16143
Regionally Specific Resting-State Alpha Oscillatory Abnormalities Predict Clinical Impairment in Autism Spectrum Disorders

Thursday, May 15, 2014
Atrium Ballroom (Marriott Marquis Atlanta)
J. C. Edgar1, Y. Chen1, J. Herrington2, V. Y. Chow1, L. Bloy1, J. Pandey3, R. T. Schultz3 and T. P. Roberts1, (1)Children's Hospital of Philadelphia, Philadelphia, PA, (2)Department of Child and Adolescent Psychiatry and Behavioral Science, The University of Pennsylvania, Philadelphia, PA, (3)Center for Autism Research, The Children's Hospital of Philadelphia, Philadelphia, PA
Background: A disruption in the excitatory/inhibitory balance of neural activity is increasingly thought to characterize autism spectrum disorders (ASD). Despite cellular and molecular evidence (Rubenstein and Merzenich 2003), very few studies to date have investigated an excitatory/inhibitory imbalance in ASD at a macroscopic cortical circuit scale. This putative imbalance can be assessed noninvasively during a resting-state (RS) exam via patterns of neural oscillations, as oscillatory activity reflects the synchronous firing of large populations of neurons mediated by excitatory/inhibitory interactions. In a previous study, our laboratory observed increased parietal-occipital RS alpha activity in non-medicated children with ASD, with increased alpha power associated with higher scores on the Social Responsiveness Scale (Cornew et al. 2012).

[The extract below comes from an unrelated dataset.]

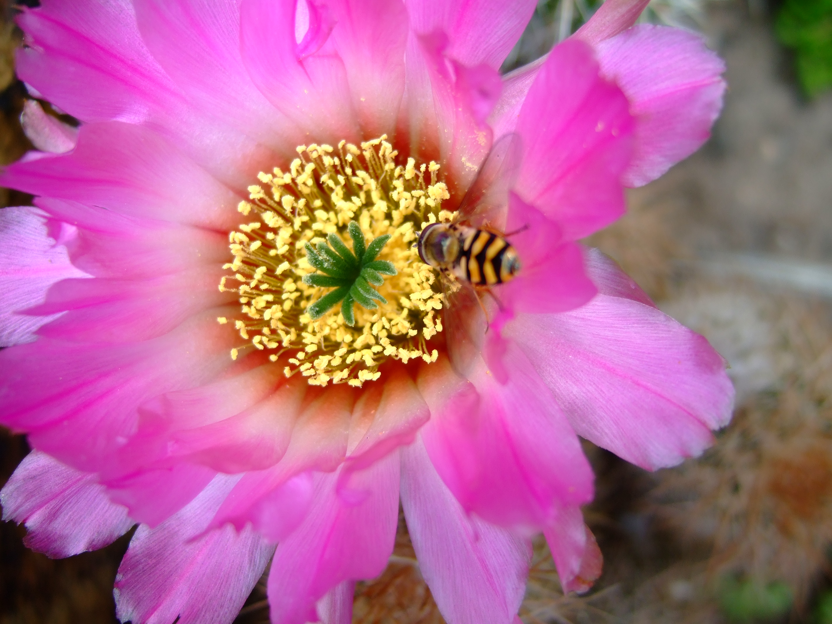 Echinocereus reichenbachii ssp. baleyi (File name misspelled!)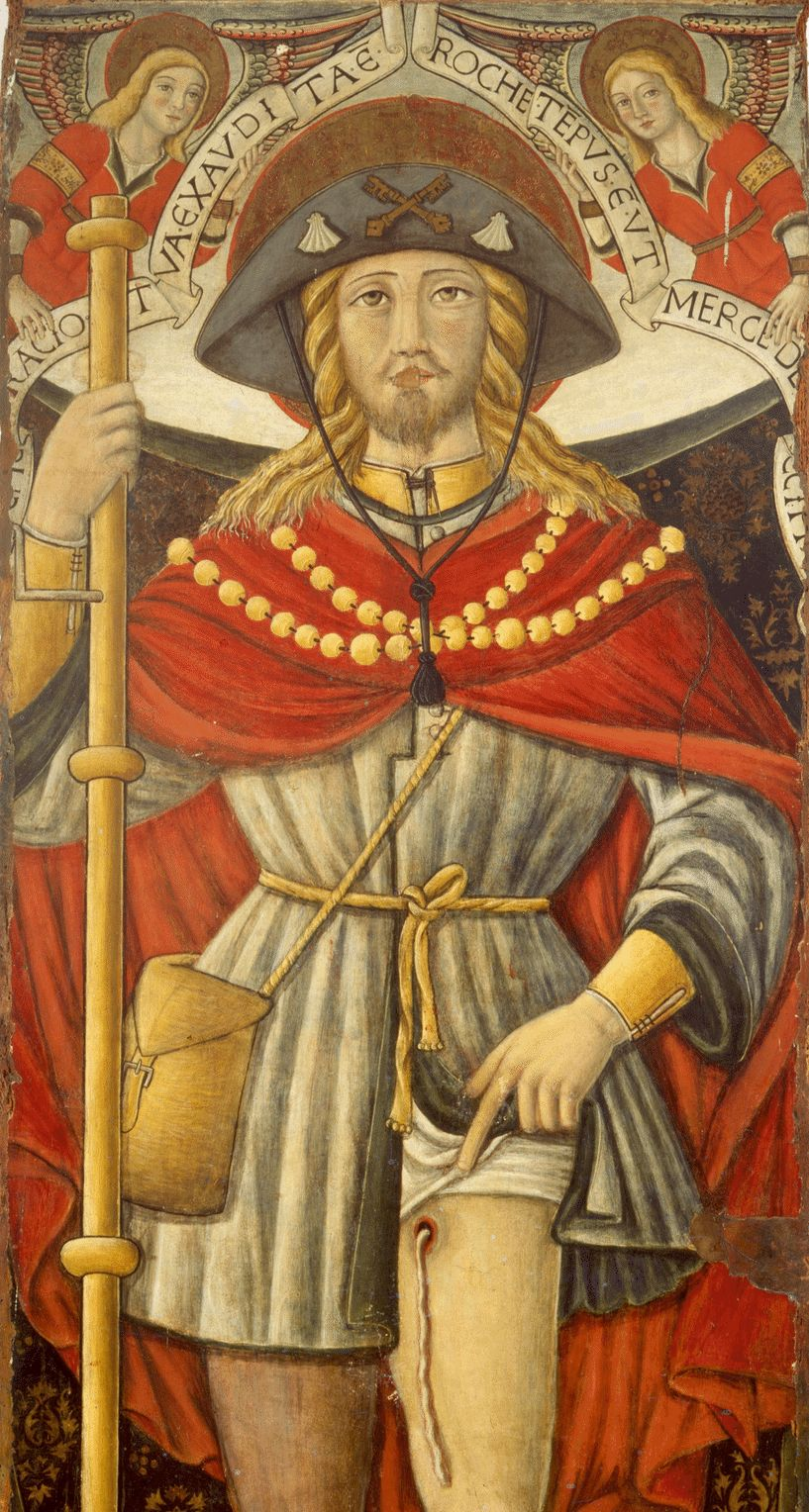 Szent Rókus és a Guinea-féreg (oltárkép részlete a milánói Pinacoteca di Brerában)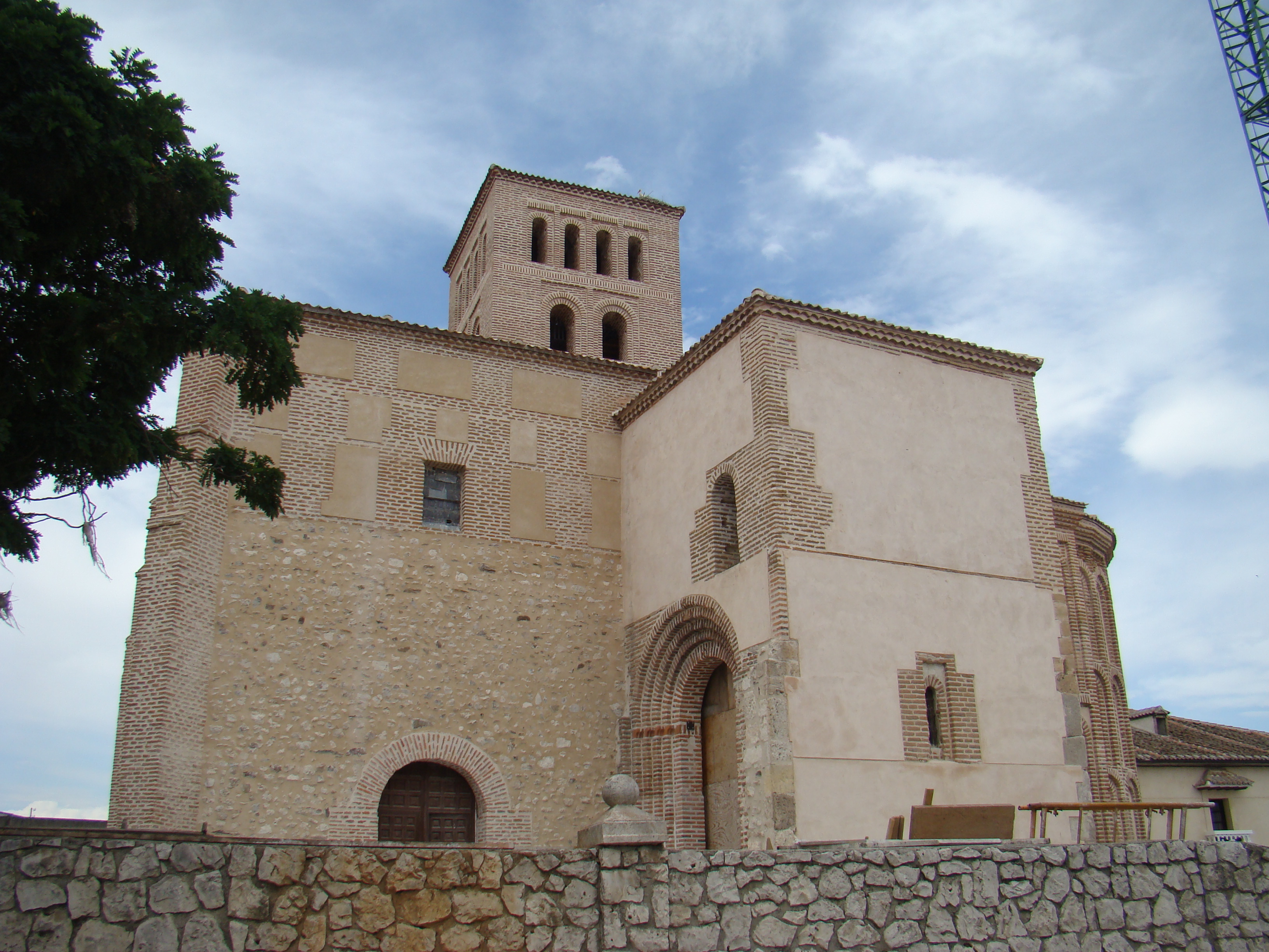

Objectives: The present studies sought to replicate and extend our previous findings, examining a new and larger sample of ASD and typically developing children (TDC). In addition, rather than obtaining lobar measures of alpha activity, estimates of RS alpha activity were obtained throughout the brain.

Methods: RS whole-head magnetoencephalography (MEG) was obtained from forty-seven male TDC and forty-one male ASD participants. RS activity was analyzed using a lead-field-based source localization method, Vector-based Spatio-temporal Analysis using L1-minimum norm (VESTAL). Group differences in alpha power and alpha peak frequency were examined. Given a well-documented association between alpha peak frequency and age, hierarchical regressions examined associations between alpha peak frequency and age.

Results: The ASD group had more alpha activity than the TDC group in regions bordering the Central Sulcus as well as parietal association cortices (p < 0.05). In ASD, stronger left Central Sulcus alpha power was associated with higher Social Responsiveness Scale scores (p < 0.05). In both groups the strongest alpha activity was observed in regions bordering both sides of the Calcarine Sulcus. In the Calcarine Sulcus, only the TDC group showed the expected association between age and alpha peak frequency (p < 0.05).

Conclusions: The observation of increased RS alpha activity in primary motor and somatosensory areas in the present study suggests that the ASD brain is potentially underprepared for sensory input. Given the modulating influence of the thalamus on RS alpha activity, findings suggest the possibility that thalamic abnormalities are primary to RS alpha abnormalities in ASD. MEG + DTI studies examining associations between the Central Sulcus and Calcarine Sulcus alpha rhythms and lateral geniculate nucleus and ventral posterior nucleus thalamocortical pathways are of interest.